Church of Panaghia Krena - Photo Gallery

Church of Panaghia Krena - Overview

  The church belongs to the insular octagonal architectural type, and in a small degree reproduces the catholicon (main church) of Nea Moni. It comprises a domed naos, an esonarthex and an exonarthex, today completely ruined. The domed naos and the esonarthex were built at the end of the 12th century while the exonarthex is a much later addition, constructed in the 18th century. The greatest part of the interior is covered with wall paintings dated to the 12th century.
  The church was constructed at the end of the 12th century. It was donated by Eustathios Codratos and his wife, Eirene Doucaina Pagomeni, both belonging to the imperial court of Constantinople. The donors decorated the church with wall paintings but five more layers of murals are preserved inside the building. During the catastrophic earthquake of 1881, the hemispherical part of the dome collapsed, along with the smaller dome of the narthex, which was reconstructed shortly thereafter.

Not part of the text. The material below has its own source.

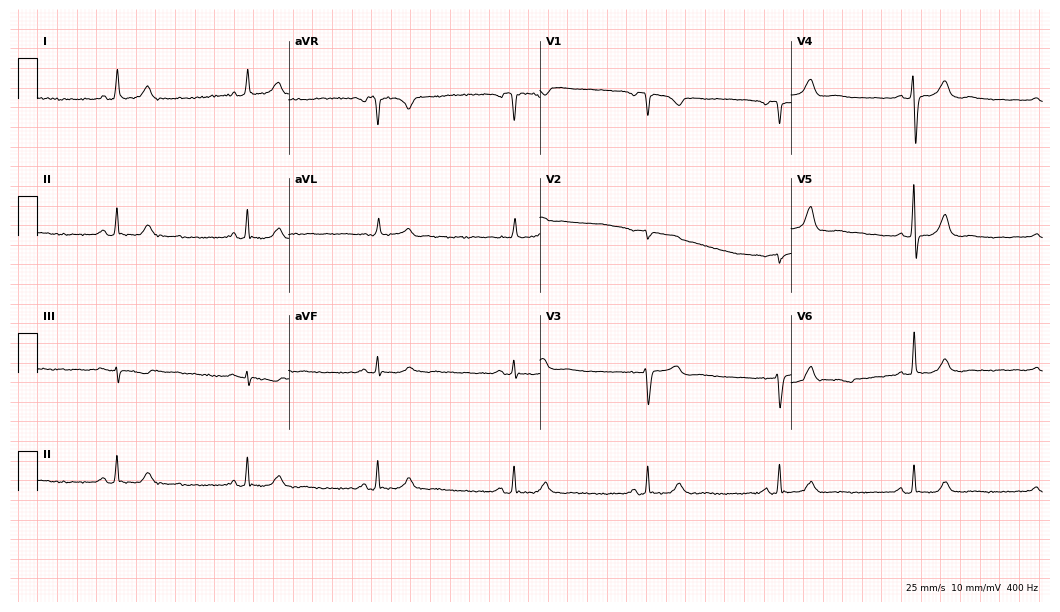
Electrocardiogram (10.2-second recording at 400 Hz), a woman, 70 years old. Interpretation includes sinus bradycardia (a sinus rate of 50 beats per minute or less).
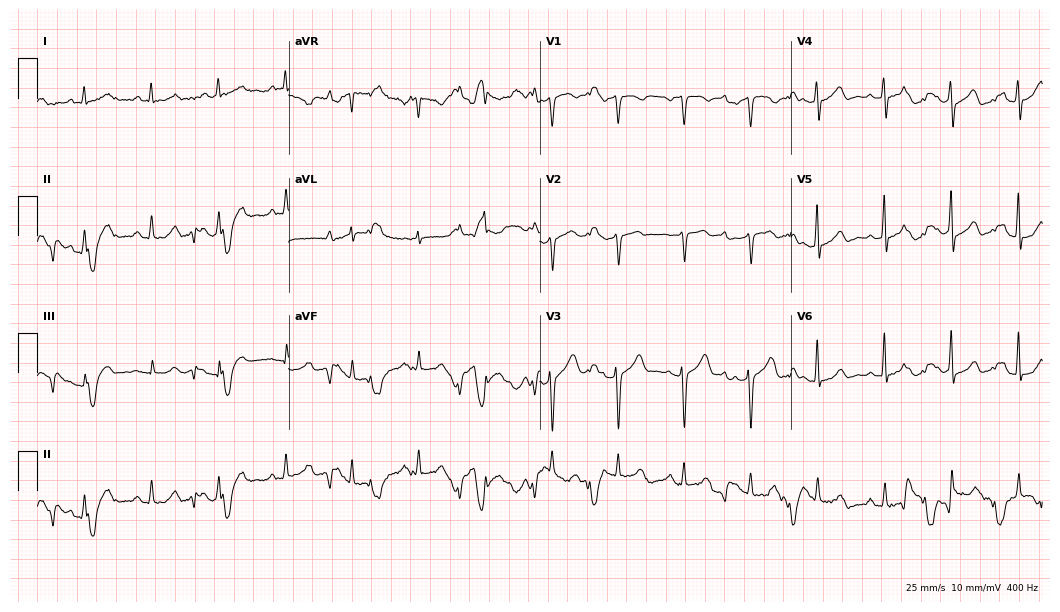
12-lead ECG from a male, 70 years old. No first-degree AV block, right bundle branch block (RBBB), left bundle branch block (LBBB), sinus bradycardia, atrial fibrillation (AF) or sinus tachycardia recorded for this tracing.

  The foundations at the eastern part of the church were investigated by means of trial trenches in 1988 and again in 1995. The roof of the church was consolidated and repaired in 1968. In 1983 the west wall of the exonarthex was also consolidated and the roof was partly repaired. In 1981-1984, the later layers of the wall paintings were detached from the interior walls and the original layer was completely uncovered.
  Some of the detached wall paintings have already been restored and are on display while the rest are still in the process of restoration. The detached wall paintings of the second Byzantine layer, depicting twelve prophets (dated to the end of the 14th century), as well as two marble slabs from the original iconostasis of the church are exhibited in the building for temporary exhibitions (Giustiniani Palace) in the Fortress of Chios. Parts of the murals which were painted by Michael Chomatzas in 1734 are also on display in the Byzantine Museum of Chios (Medjitie Mosque).
  The monument is closed to the public (it opens only during the summer) due to restoration work inside the building and at the wall paintings.